Nutrient Comparison: Dry Quick QUAKER Oats VS Baked Potato Skin per 5 oz
Compare the macro and micronutrient content in 5 oz of Dry Quick QUAKER Oats versus 5 oz of Baked Potato Skin to make informed dietary choices. Explore their nutritional differences and benefits.
Lets compare vitamin content per 5 ounces of Dry Quick QUAKER Oats vs Baked Potato Skin:
- 5 ounces of Dry Quick QUAKER Oats have 4.4 times more Vitamin B1, 1.5 times more Vitamin B9 and 10.5 times more Vitamin E than Baked Potato Skin.
- While 5 oz of Baked Potato Skin contain 3.7 times more Vitamin B3, 6.1 times more Vitamin B6 and more Vitamin C than Dry Quick Oats QUAKER Cereals.
- Both Dry Quick QUAKER Oats and Baked Potato Skin provide similar amounts of Vitamin B2 and Vitamin B5 per five ounces.
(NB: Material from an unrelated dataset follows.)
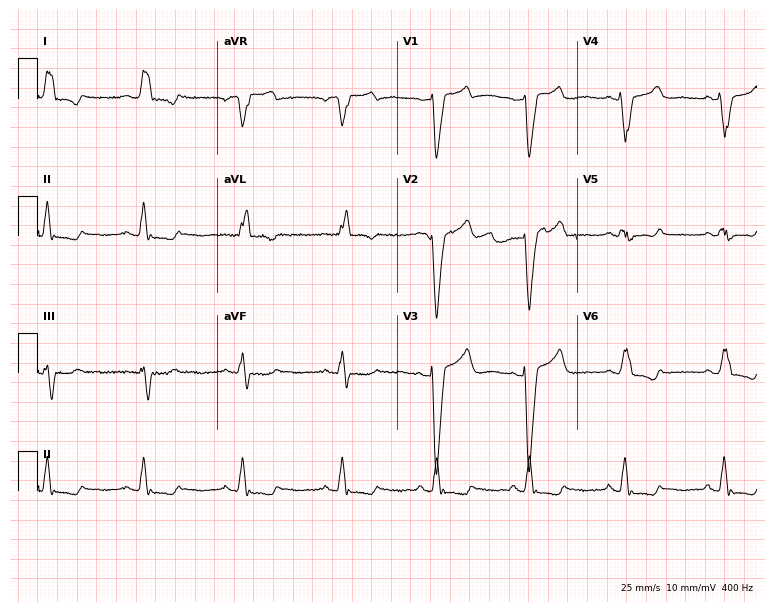
ECG (7.3-second recording at 400 Hz) — a 66-year-old female patient. Findings include left bundle branch block.

- 5 ounces of Dry Quick QUAKER Oats have insufficient amounts of Vitamin C
- 5 ounces of Baked Potato Skin have insufficient amounts of Vitamin E
- Both Dry Quick Oats QUAKER Cereals as well as Baked Potato Skin have insufficient amounts of Vitamin A, Vitamin B12, Vitamin D and Vitamin K in five ounces.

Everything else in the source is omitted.